The new respiratory illness commonly referred to as “coronavirus” and officially called COVID-19 has changed life as we know it for the foreseeable future.

It can be alarming to hear news reports about the coronavirus spreading, cities shutting down, and experts telling us to stay home and limit contact with others. Adjusting to this new normal where schools and businesses are closed can be difficult, and many are worried about how their jobs and finances may be affected. For people with serious health conditions, such as breast cancer, and their loved ones, the uncertainty of this situation, the need for physical distancing, and possible delays in cancer treatments can be especially distressing.

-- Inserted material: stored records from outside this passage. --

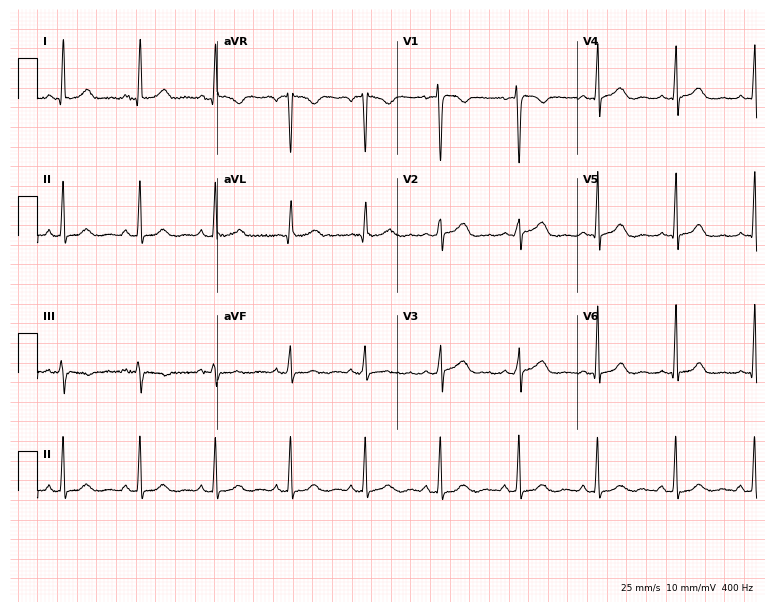
Electrocardiogram (7.3-second recording at 400 Hz), a woman, 36 years old. Overall reading on record: normal ECG.
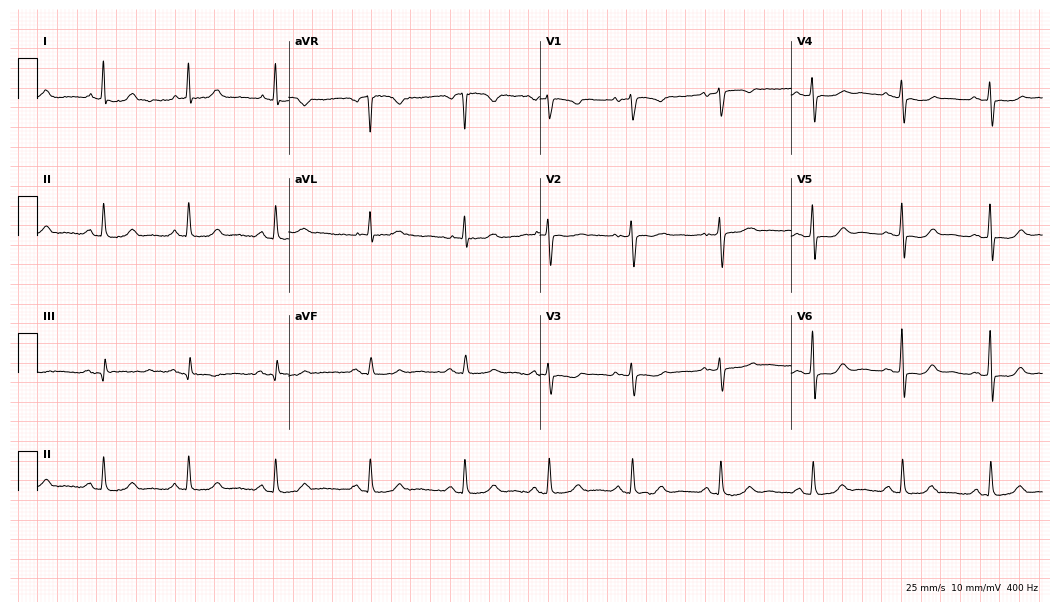
Electrocardiogram, a 68-year-old female. Of the six screened findings (first-degree AV block, right bundle branch block (RBBB), left bundle branch block (LBBB), sinus bradycardia, atrial fibrillation (AF), sinus tachycardia), none is recorded. Other findings, if any, are not listed.
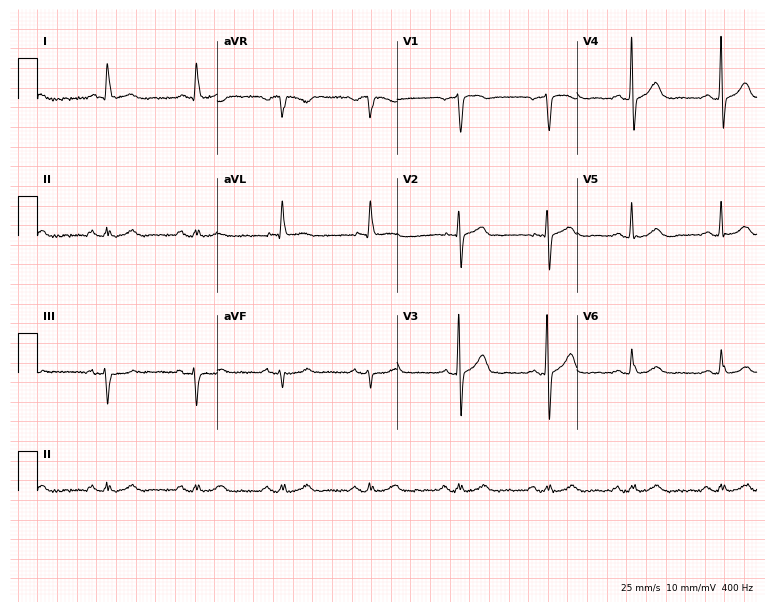
12-lead ECG (7.3-second recording at 400 Hz) from a 77-year-old male patient. Labelled as a normal ECG.
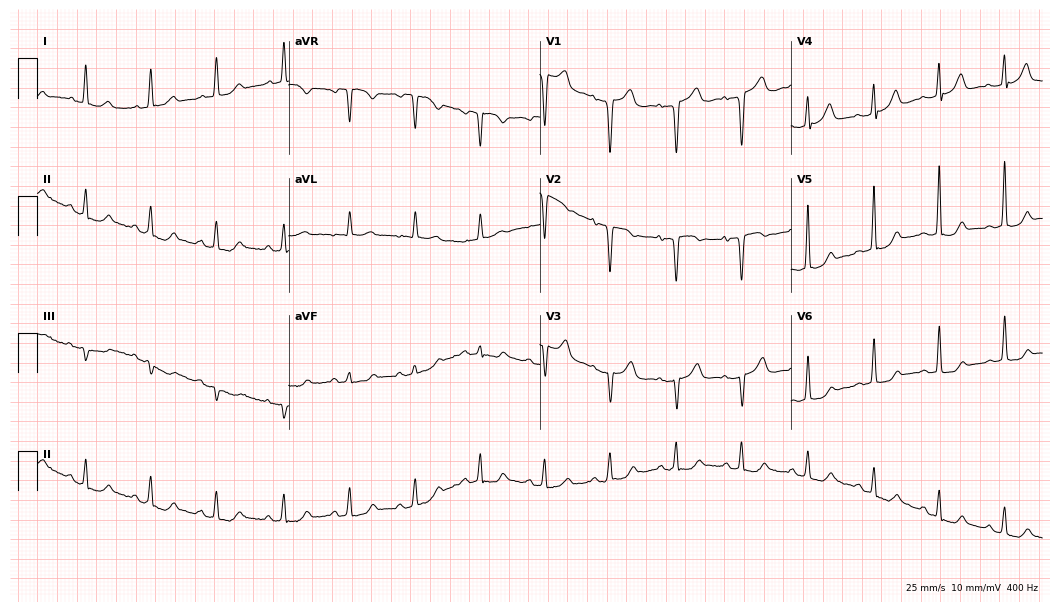
12-lead ECG from a 71-year-old female patient (10.2-second recording at 400 Hz). No first-degree AV block, right bundle branch block (RBBB), left bundle branch block (LBBB), sinus bradycardia, atrial fibrillation (AF) or sinus tachycardia recorded for this tracing. Only these six findings were labelled.

It’s very important to know that people being treated for breast cancer may have a higher risk of severe illness if they become infected with this coronavirus. Some breast cancer treatments — including chemotherapy, targeted therapies, immunotherapy, and radiation — can weaken the immune system and possibly cause lung problems. People who have weakened immune systems or lung problems have a much higher risk of complications if they become infected with this virus. People with breast cancer that has metastasized (spread) to the lungs also can have lung problems that may get worse if they develop COVID-19.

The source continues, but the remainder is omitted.